Building a Multi-Agent Orchestrator: A Step-by-Step Guide

Dec 06, 2024

If you prefer watching a video.

Today, we’re diving into an exciting project: creating a Multi-Agent Orchestrator.

This post is an extension of my earlier guide, "Building an AI Agent from Scratch."

If you’re new here, I recommend revisiting that post to get up to speed, as we’ll build upon its concepts and code.

In this project, we’ll tackle orchestrating actions between multiple agents, enabling seamless execution of tasks such as fetching weather information and the current time. Let’s jump in!

What Is a Multi-Agent Orchestrator?

A Multi-Agent Orchestrator is a system that:

Identifies the intent of a user’s input.
Selects the appropriate agent to handle the request.
Executes tasks using tools associated with the agent.

Think of it as a manager assigning tasks to specialized team members. This orchestration ensures complex queries involving multiple tasks are handled efficiently.

What We’ll Build

We’ll create:

Agents: Specialized entities to handle tasks like fetching weather or time.
Tools: Functional utilities for the agents, such as APIs or database queries.
Orchestrator: The central system managing task delegation and execution.

Key Components of an Agent

An agent has three main components:

Reasoning Loop: Decides the next action based on context.
Model: Uses a language model (LLM) for decision-making.
Tools: A list of utilities to perform specific tasks.

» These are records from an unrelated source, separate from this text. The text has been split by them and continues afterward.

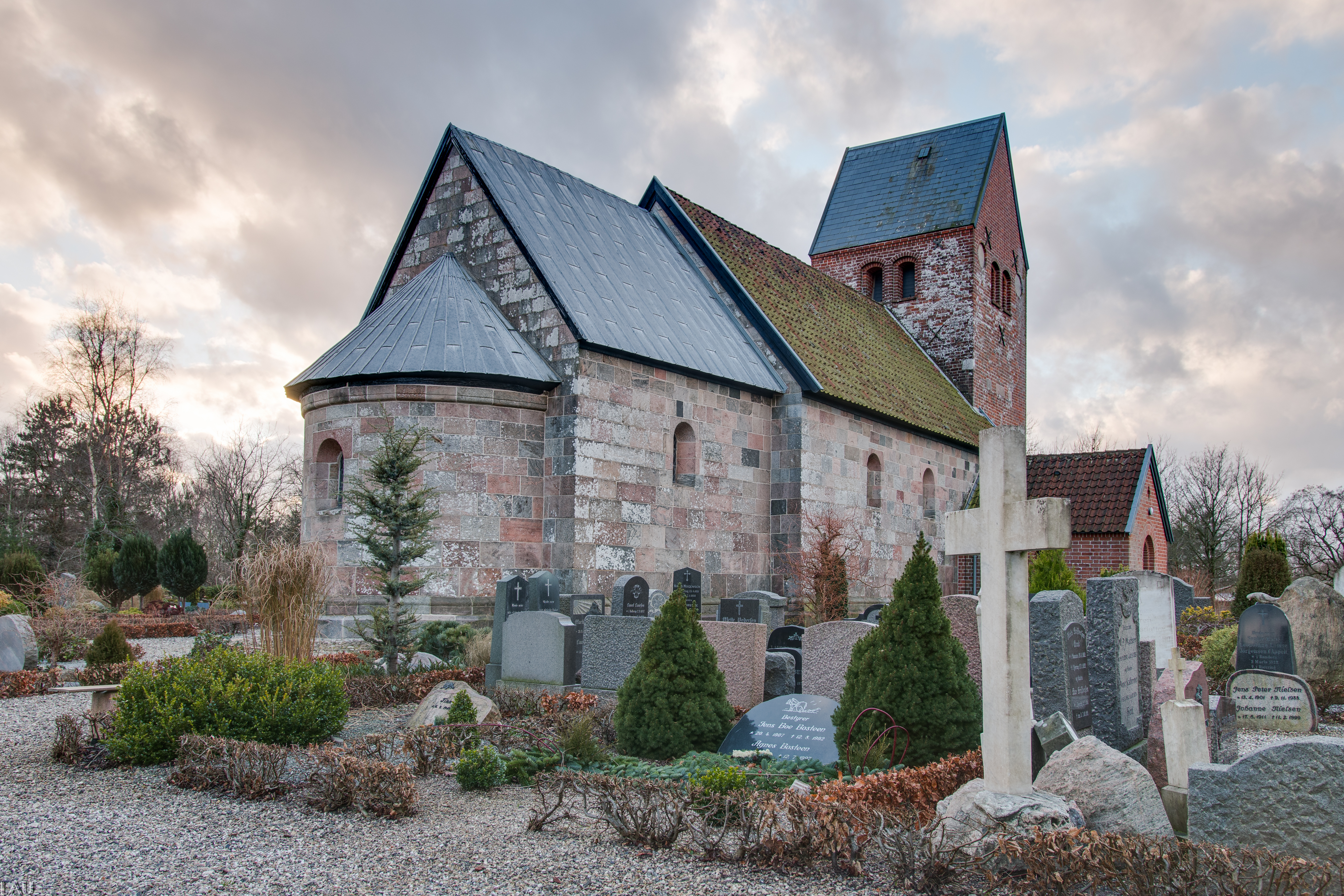 Bjerring Kirke
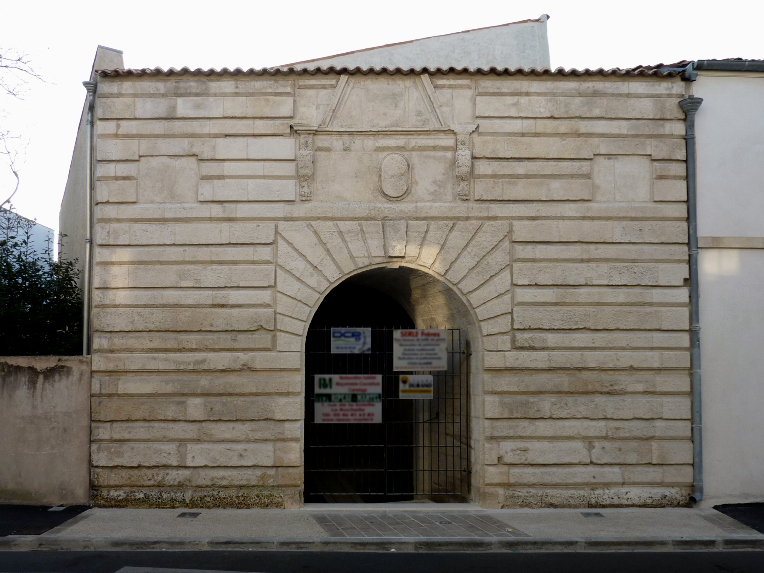 Porte Maubec rue Saint-Louis La Rochelle Charente Maritime France
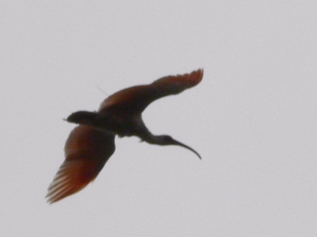 トキの写真。2009年12月30日 13:10:54、新潟県佐渡市新穂長畝内巻にて投稿者が撮影。湾曲した嘴、伸ばしたままの首、「とき色」と呼ばれる翼、尾羽から出ない脚が特徴的。GPS発信機が付けられているのが微かに見える。
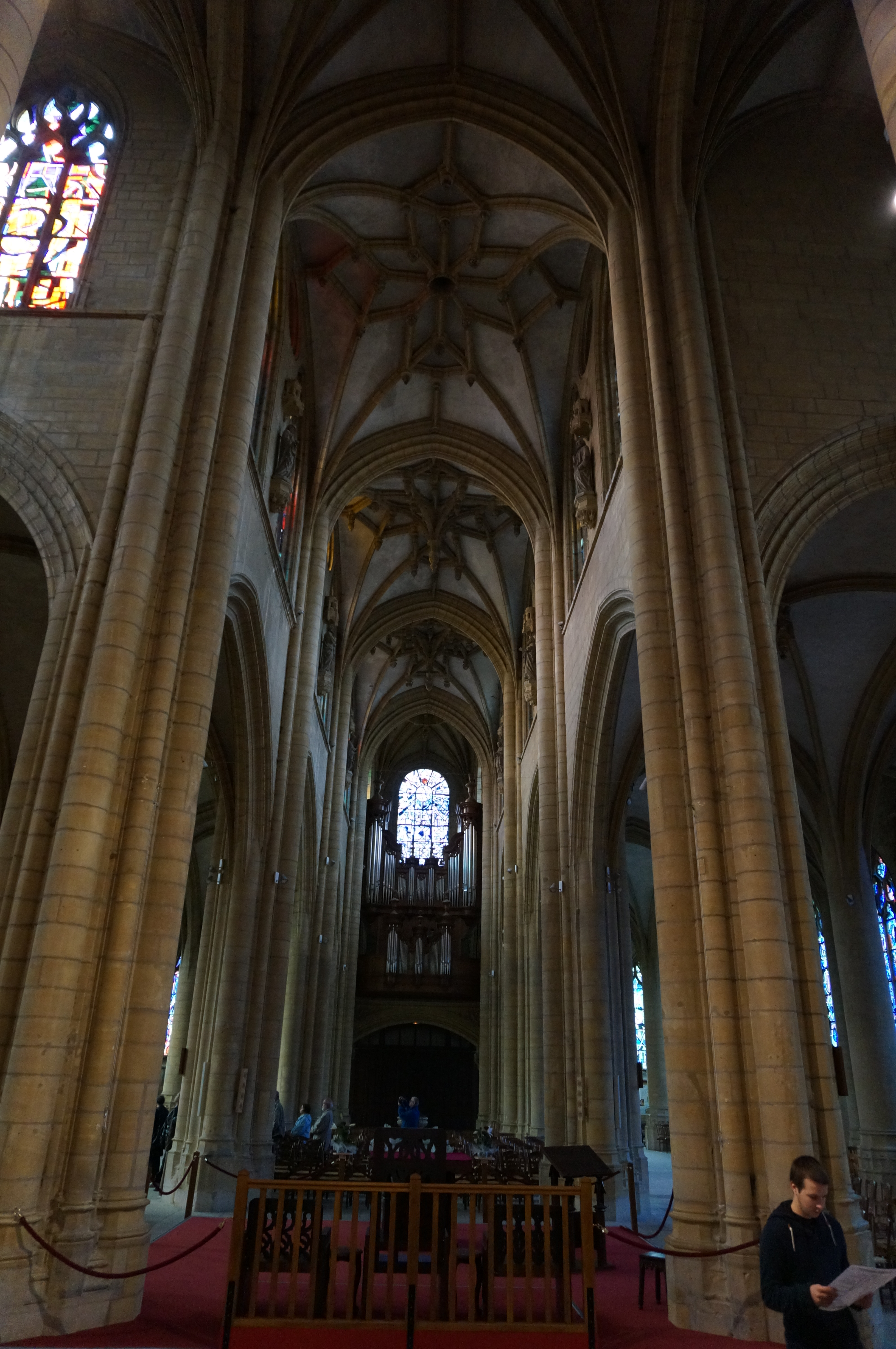 Vue de la nef vers le portail .

Our agents will dynamically decide which tool to use, making them highly adaptable.

The Agent Class

Here’s a high-level breakdown of the Agent class:

Constructor: Initializes the agent with a name, description, tools, and an LLM model.
Process Input: Takes user input, decides on a tool, and executes the task.
Prompting: Constructs a prompt for the LLM to guide decision-making.

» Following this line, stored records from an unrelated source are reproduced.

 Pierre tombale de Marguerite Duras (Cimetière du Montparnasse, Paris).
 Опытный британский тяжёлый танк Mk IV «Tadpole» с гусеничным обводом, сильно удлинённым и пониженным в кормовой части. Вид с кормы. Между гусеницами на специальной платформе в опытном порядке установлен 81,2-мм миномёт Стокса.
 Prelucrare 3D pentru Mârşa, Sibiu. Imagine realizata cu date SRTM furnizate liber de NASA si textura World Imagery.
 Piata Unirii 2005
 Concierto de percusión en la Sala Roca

Agents also handle parsing JSON responses from the LLM to ensure smooth execution.

from abc import ABC, abstractmethod
import ast
import os
import requests
from llm.llm_ops import query_llm
from tools.base_tool import Tool
import json


class Agent:
    def __init__(self, Name: str, Description: str, Tools: list, Model: str):        
        self.memory = []
        self.name = Name
        self.description = Description
        self.tools = Tools
        self.model = Model
        self.max_memory = 10

    def json_parser(self, input_string):

      print(type(input_string))

      python_dict = ast.literal_eval(input_string)
      json_string = json.dumps(python_dict)
      json_dict = json.loads(json_string)

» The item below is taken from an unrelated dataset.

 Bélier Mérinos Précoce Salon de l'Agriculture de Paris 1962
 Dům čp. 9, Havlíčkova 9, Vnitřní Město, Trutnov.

      if isinstance(json_dict, dict) or isinstance(json_dict,list):
        return json_dict

      raise "Invalid JSON response"

    def process_input(self, user_input):
        self.memory.append(f"User: {user_input}")
        12

        context = "\n".join(self.memory)
        tool_descriptions = "\n".join([f"- {tool.name()}: {tool.description()}" for tool in self.tools])
        response_format = {"action":"", "args":""}

        prompt = f"""Context:
        {context}

        Available tools:
        {tool_descriptions}

        Based on the user's input and context, decide if you should use a tool or respond directly.        
        If you identify a action, respond with the tool name and the arguments for the tool.        
        If you decide to respond directly to the user then make the action "respond_to_user" with args as your response in the following format.

        Response Format:
        {response_format}

        """

        response = query_llm(prompt)
        self.memory.append(f"Agent: {response}")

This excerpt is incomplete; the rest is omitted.